On-field events have been little better. Last week the players were stripped of their shirts after a humiliating 3-0 defeat against reborn arch-rivals CSKA-Sofia. That loss confirmed that Levski would finish third in the top league and miss out on an automatic place in European competition, as CSKA claimed second spot.

Then came a ray of light – UEFA officially disqualified CSKA from competing in European tournaments and Levski fans rejoiced. European football, and especially the associated financial rewards, would surely now be theirs.

But in Bulgarian football, nothing is given. And the authorities took another path. Levski, they ruled, would have to play off for the Europa League spot.

The saga is a reflection of the uncertainty and fear that have become part of following Bulgarian football ever since the original CSKA Sofia collapsed, declaring bankruptcy in 2015 and ultimately dissolving.

Litex – a football team hailing from the city of Lovech, 150 km from Sofia – took on the CSKA-Sofia name. However while the upstarts managed to humiliate their more established rivals, Fifa and the Bulgarian football league decided that the club was not sufficiently longstanding to qualify for European tournaments.
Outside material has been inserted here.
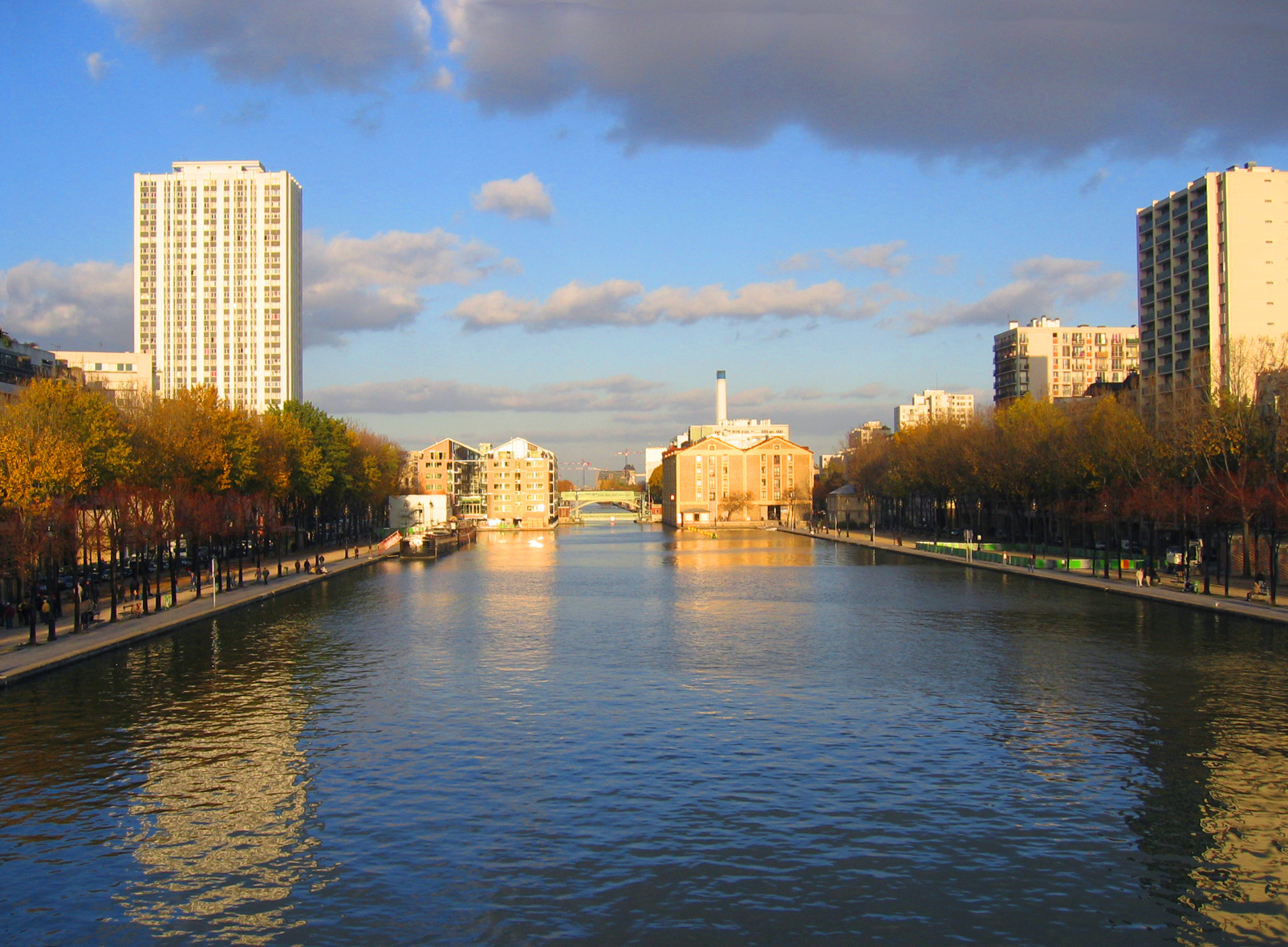 Canal de l'Ourcq, 19. Arrondissement, Paris

All season, Levski fans have lived under the shadow of the collapse of CSKA and have been battling with Spas Rusev, who acquired a majority stake in their team last year, to secure the investment to guarantee its future. A power struggle between the new owner and the club’s fans, who are minority shareholders, has also complicated Levski’s decision-making process and divided loyalties.
Rusev, who received Levski’s majority stake for free, has stated that he would, in turn, give away his shares to “someone who has a vision for Levski.”

Meanwhile fans are anxiously awaiting the results of Sunday’s crucial playoff against Vereya to see whether they can indeed win back the European place they throught they had already gained.
Even if they do, the future is far from certain.